Prof Hanifah Nuryani Lioe yang merupakan Dosen Teknologi Pangan Institut Pertanian Bogor (IPB) mengatakan MSG sebagai bahan tambahan pangan (BTP) yang diizinkan dijelaskan pada Permenkes dan BPOM.

Peraturan BPOM Nomor 11 Tahun 2019 tentang Bahan Tambahan Pangan menjelaskan MSG dikategorikan sebagai BTP penguat rasa.

Kadar penggunaan maksimum MSG dalam peraturan tersebut adalah CPPB, karena sifatnya tidak menimbulkan efek merugikan terhadap kesehatan (ADI tidak dinyatakan atau not specified).

Sehingga kadar penggunaan ditentukan oleh produsen pangan
dengan batasan secukupnya atau kadar yang paling rendah yang sudah memberikan rasa yang diinginkan.

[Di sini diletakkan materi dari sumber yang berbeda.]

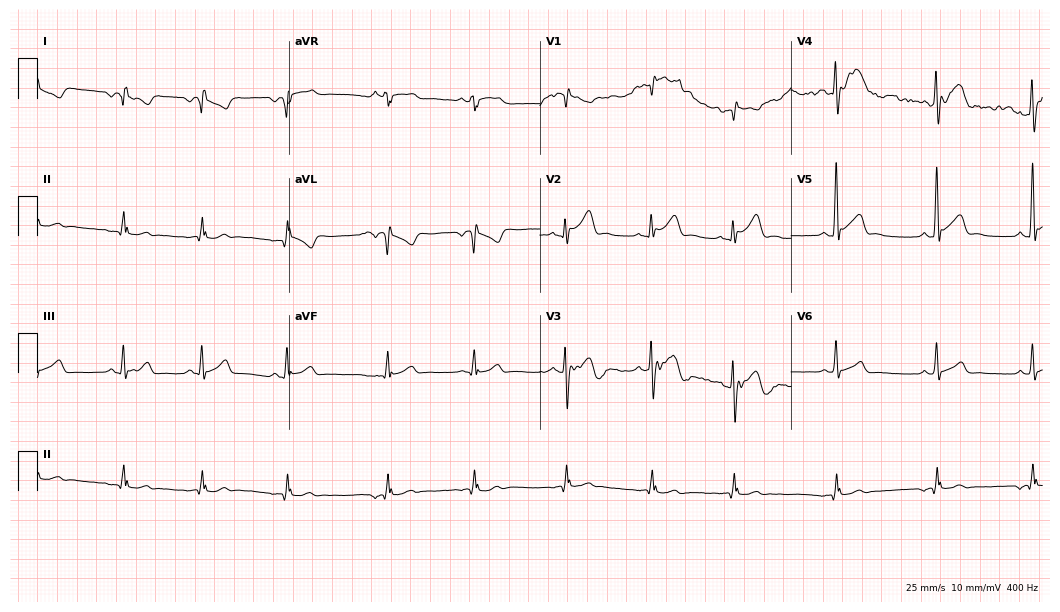
Electrocardiogram (10.2-second recording at 400 Hz), a man, 17 years old. Of the six screened findings (first-degree AV block, right bundle branch block (RBBB), left bundle branch block (LBBB), sinus bradycardia, atrial fibrillation (AF), sinus tachycardia), none is recorded.

Nilai ADI yang yang menunjukkan aman tersebut (karena bukan merupakan ADI numerik) yang dikeluarkan oleh JECFA di bawah join lembaga internasional Food and Drug Administration (FDA) dan World Health Organisation (WHO) membuat MSG juga aman jika ditambahkan pada masakan.

“Kandungan Na di MSG lebih sedikit dibandingkan garam dapur sehingga risiko hipertensi akibat konsumsi natrium berlebih lebih tinggi pada garam dapur pada takaran yang sama. MSG mengandung 13,6% Na atau 12% Na dalam bentuk MSG monohidrat, sedangkan garam dapur 39%Na. Penggunaan MSG dalam masakan bahkan dapat menurunkan penggunaan garam dapur yang normal," ujar Prof Hanifah saat media workshop yang bertajuk “Cinta Pakai Micin, Why Not?”, Selasa (23/5/2023).

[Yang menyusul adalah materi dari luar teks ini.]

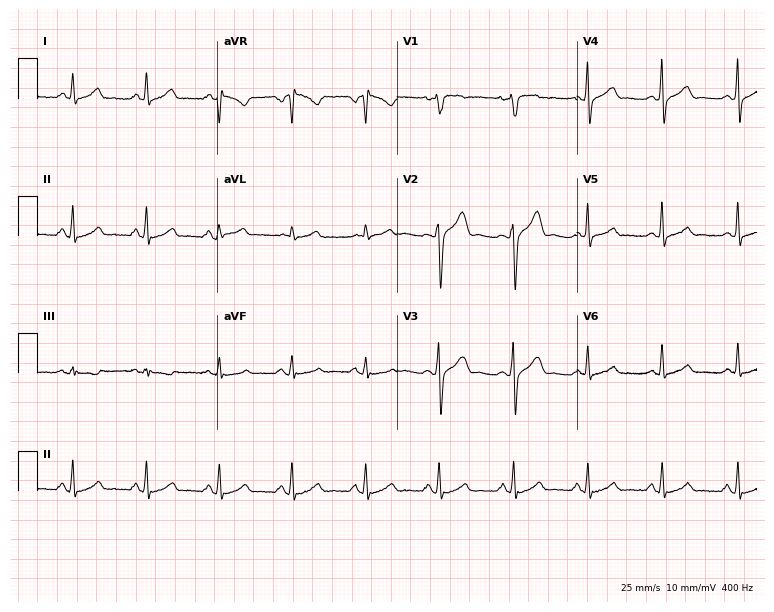
12-lead ECG from a male, 45 years old. Recorded interpretation: within normal limits.

Ahli Gizi dari RS Hermina Malang, dr Maretha Primariayu, M.Gizi menegaskan penambahan MSG pada makanan tidak mengurangi gizi dari makanan tersebut. Bahkan, asam amino glutamat yang terkandung dalam bumbu umami seperti Monosodium Glutamat (MSG) dapat membantu meningkatkan selera makan.

"Peningkatan selera makan ini membantu dalam pemenuhan
asupan gizi yang baik," ujarnya dalam kesempatan yang sama.